Cain Wright, over 8 years ago
@Cain Wright Thank you for the useful blog. Will you say local bank is willing to work with out of state investor that invest in that local community? Or do they only want to work with local investors?
Tuan L., over 8 years ago
Cain Wright, over 8 years ago
Dante,
There are a few ways to find local banks/lenders. First, start with the bank's name. If there's a bank near you that has the city's name in it (First Bank of ____), that means they're a local bank. The next step would be utilizing the FDIC's website. Most banks are insured and regulated by the FDIC, and banks have to publish information through the FDIC. You can go to the FDIC's bank search function, and research banks that are headquartered in your area. You can also search by number of branches and asset sizes. This will depend on the area, but a good rule of thumb would be searching for banks within your area with asset sizes spanning from $100 million to $1 billion. That should narrow your list down, and give you a smaller pool to call and vet. Regional banks would be larger, but you could search that accordingly as well.
Titles differentiate bank by bank, but here are a few: Commercial Lender, Commercial Banker, Assistant Vice President, Vice President, Junior Banker, Senior Banker, etc. If possible, I would call and discuss their philosophy and how they structure, and give some examples. If they tell you that you'll just need to fill out an app, move on to the next bank. I talk with investors all the time about our practices without trying to "sell" them.
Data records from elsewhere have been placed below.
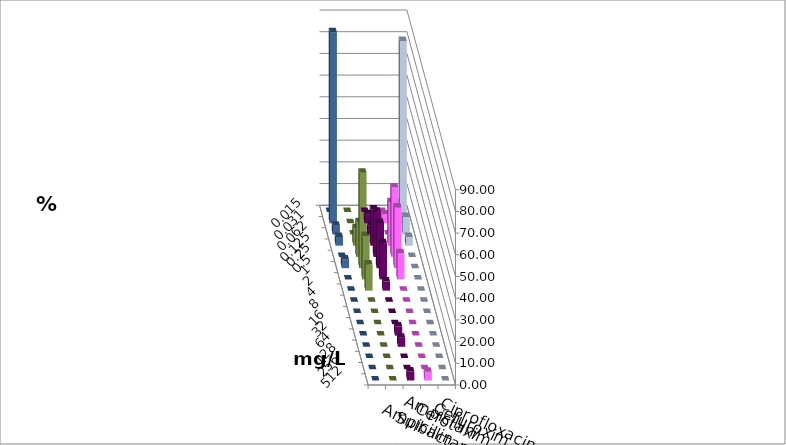
| Category | Ampicillin | Ampicillin/ Sulbactam | Cefotaxim | Cefuroxim | Ciprofloxacin |
|---|---|---|---|---|---|
| 0.015 | 0 | 0 | 4 | 0 | 0 |
| 0.031 | 4.167 | 4 | 84 | 0 | 88 |
| 0.062 | 4.167 | 0 | 8 | 0 | 4 |
| 0.125 | 16.667 | 20 | 4 | 8 | 4 |
| 0.25 | 20.833 | 32 | 0 | 16 | 0 |
| 0.5 | 20.833 | 28 | 0 | 44 | 4 |
| 1.0 | 16.667 | 12 | 0 | 20 | 0 |
| 2.0 | 4.167 | 0 | 0 | 12 | 0 |
| 4.0 | 0 | 0 | 0 | 0 | 0 |
| 8.0 | 0 | 0 | 0 | 0 | 0 |
| 16.0 | 0 | 0 | 0 | 0 | 0 |
| 32.0 | 4.167 | 0 | 0 | 0 | 0 |
| 64.0 | 4.167 | 0 | 0 | 0 | 0 |
| 128.0 | 0 | 0 | 0 | 0 | 0 |
| 256.0 | 0 | 0 | 0 | 0 | 0 |
| 512.0 | 4.167 | 4 | 0 | 0 | 0 |

Ideally, you can find a lender who also invests and just gets it. Hope this helps!
Cain
Cain Wright, over 8 years ago
Excellent post! I look forward to reading more posts from you.
Tameka Herring, over 8 years ago
@Cain Wright great post! So what's the best way to find a portfolio lender in our local area? You can't just Google portfolio lender (insert city)! What are their job titles? How do we tell if a bank is really community based? Does it just require calling every bank and asking (what questions should we ask?)? Thanks!
Dante Pirouz, over 8 years ago
Thanks Jeff! Unfortunately it's all too common. Too many lenders penalize entrepreneurship, and I've never understood that concept. If lenders continue to neglect investor financing, other alternatives will continue to grow (crowd funding, private lending, etc.). Supply and demand! If you think of any noteworthy topics regarding the financing side, definitely let me know!
Cain Wright, over 8 years ago
I think I've met a couple of those inept bankers you spoke of. There may be nothing quite as frustrating as trying to explain to a young banker who rents (and might not qualify to rent one of my houses) how you can easily afford the payments on your portfolio of houses (and have been able to for years) because the tenants pay rent (most of the time). Nice first blog. I look forward to more.
Jeff Rabinowitz, over 8 years ago
Hi Natasha! I believe most community banks limit themselves to their local communities, which is unfortunate for remote investors. Some larger portfolio lenders (regional type banks) may be more relaxed on that, though. I'm guessing some would likely be more willing if the investor knows someone within that community who has a relationship with the bank, someone like a local investor, real estate agent, property manager, insurance broker, etc.. I think this rule of thumb may be less stringent in the future, as more millennials take senior level banking positions. Hope this helps, and thanks for reading!
Cain Wright, over 8 years ago
Thanks. It looks like a deep network matters for those local contacts!
Natasha Keck, over 8 years ago
Thanks for the insight. Are all portfolio lenders limited to lending on properties that are local to their branch, or is it possible for the properties to be out of state from the lender?